Старик внимательно поглядел на стоявших вблизи морских офицеров и, не сказав ни слова, пошел со двора.

Наконец появились депутаты. Толпа с нетерпением жадного любопытства бросилась к ним навстречу.

– Что? как? в чем дело? – раздалась со всех сторон перекрестная перестрелка тысячи вопросов.

– Господа! – объявили депутаты, – начальство поручило передать вам, что университет будет открыт 2-го октября.

– Браво! очень хорошо! Но зачем не сегодня? Зачем не сейчас? Мы требуем сегодня же! сейчас! сию минуту! без оттяжки, без разговоров! – раздались в толпе шумные замечания.

– А закрыт он пока, – продолжали депутаты, – как бы вы думали, для чего?

– Ну? ну?!

– Закрыт он пока только… для изготовления матрикул.

Толпа засмеялась. Натяжка этого объяснения была слишком очевидна. Сами студенты очень хорошо понимали настоящую причину закрытия.

– Библиотека и лаборатория будут открыты с завтрашнего дня, то есть с 26-го сентября, – передавали далее депутаты, – и никто из студентов арестован не будет. Нам дано честное слово в непременном исполнении этих обещаний…

Известие это было встречено одобрением толпы, но многие выразили недоверчивое сомнение.

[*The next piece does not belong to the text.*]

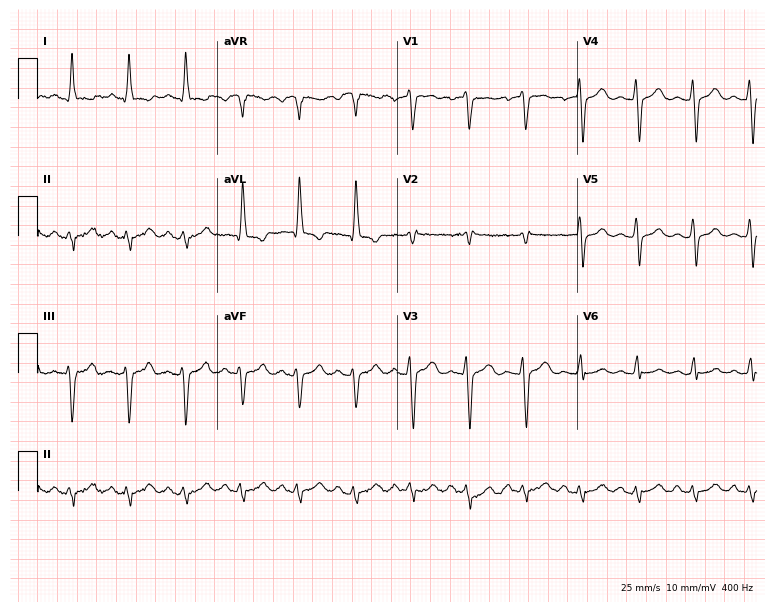
Resting 12-lead electrocardiogram (7.3-second recording at 400 Hz). Patient: a woman, 53 years old. None of these six findings is recorded: first-degree AV block, right bundle branch block, left bundle branch block, sinus bradycardia, atrial fibrillation, sinus tachycardia. Only these six findings were labelled.

– Засим мы передали попечителю и властям решение субботней сходки, – продолжали депутаты. – Мы объявили им, что студенты новым правилам ни в каком случае подчиняться не будут, и что если начальство не хочет отменить их, то пусть лучше не открывает университета, – а если начальство вздумает употребить старинную тактику, то есть по одному заставлять подписывать матрикулы, то студенты, конечно, подпишут их, но правил исполнять не будут, так как в этом случае согласие их будет вынужденное. На это начальство отвечало, что с него требуют, чтобы матрикулы были подписаны, а потому оно должно настаивать на исполнении этого, а там студенты могут делать, что хотят.

Эти слова были встречены точно так же взрывом самых шумных одобрений в одной части студентов, тогда как другая часть была недовольна таким ответом: она требовала безусловного уничтожения матрикул самим правительством.

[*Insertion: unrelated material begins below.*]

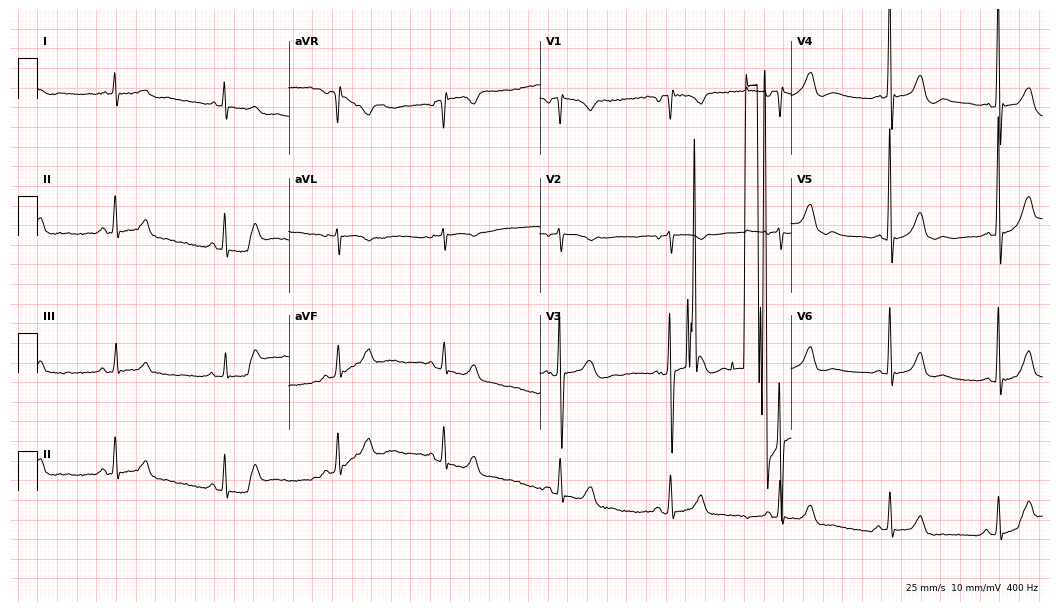
12-lead ECG from a 65-year-old male patient (10.2-second recording at 400 Hz). Recorded interpretation: within normal limits.

– Наконец, господа, депутация поручилась, что студенты тотчас же по выслушании ее ответа разойдутся, – завершили свой отчет уполномоченные. – Поэтому, господа, не ставьте нас и себя в ложное положение, – разойдемся спокойно.

Студенты, кучками, толкуя между собой, немедленно стали очищать университетский двор и расходиться в разные стороны отдельными группами. Очень многие были недовольны и не удовлетворены ответом.

– Браво! виктория! – весело шумел Полояров. – Почти полная виктория! То есть, так сказать, «ты победил, Галилеянин!».